What you should do | For the entries below, repeat exactly each line starting with the one that contains "Amazonas, Brasilien" and going on through the one that contains "Het met de hand", and no others.
(Supplied data)
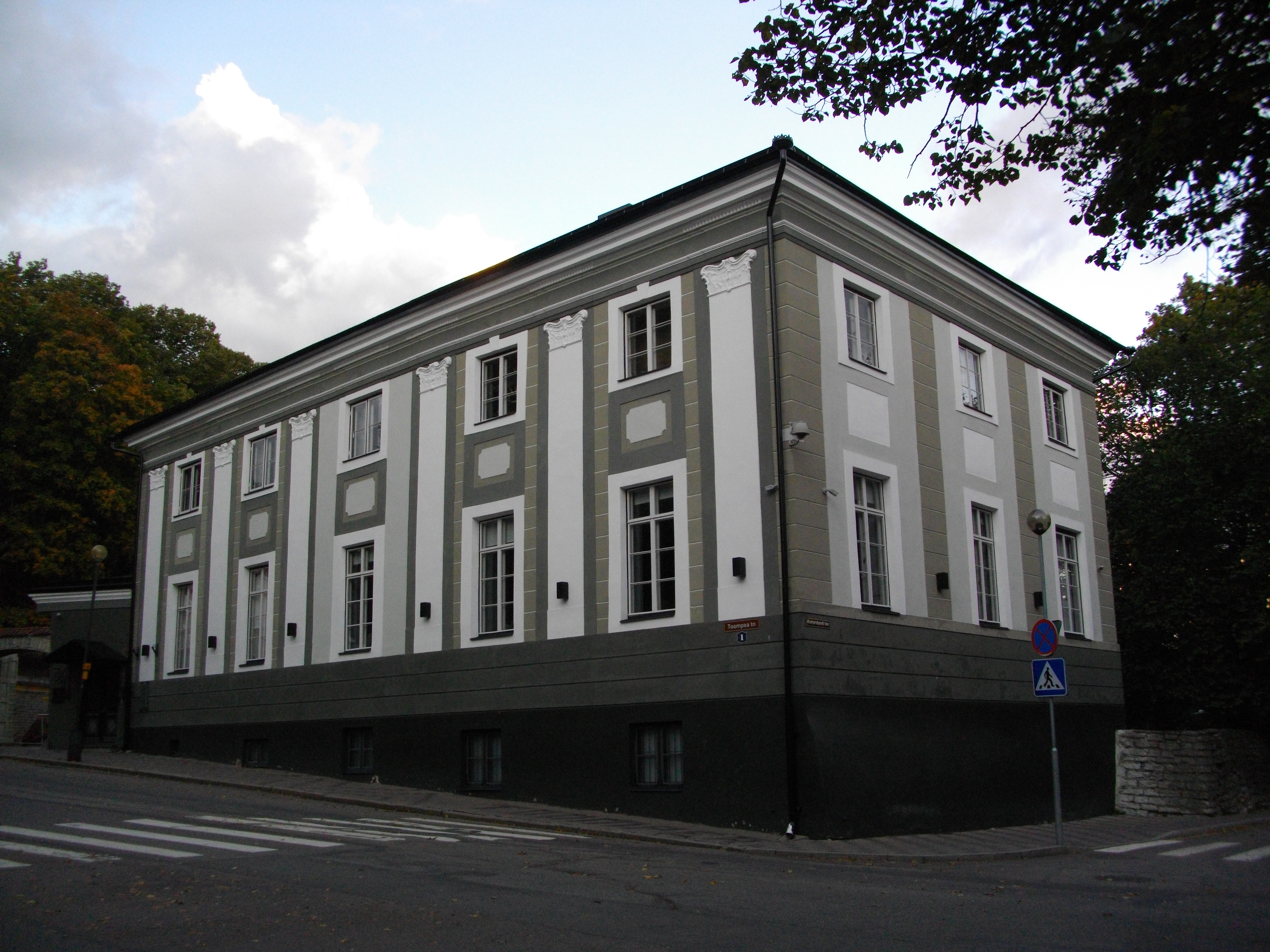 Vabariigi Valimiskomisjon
(End Supplied data)
(Supplied data)
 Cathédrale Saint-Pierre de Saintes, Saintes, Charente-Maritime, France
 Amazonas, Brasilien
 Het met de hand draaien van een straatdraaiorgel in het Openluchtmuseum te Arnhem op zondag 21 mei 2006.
(End Supplied data)
Written solution |
 Amazonas, Brasilien
 Het met de hand draaien van een straatdraaiorgel in het Openluchtmuseum te Arnhem op zondag 21 mei 2006.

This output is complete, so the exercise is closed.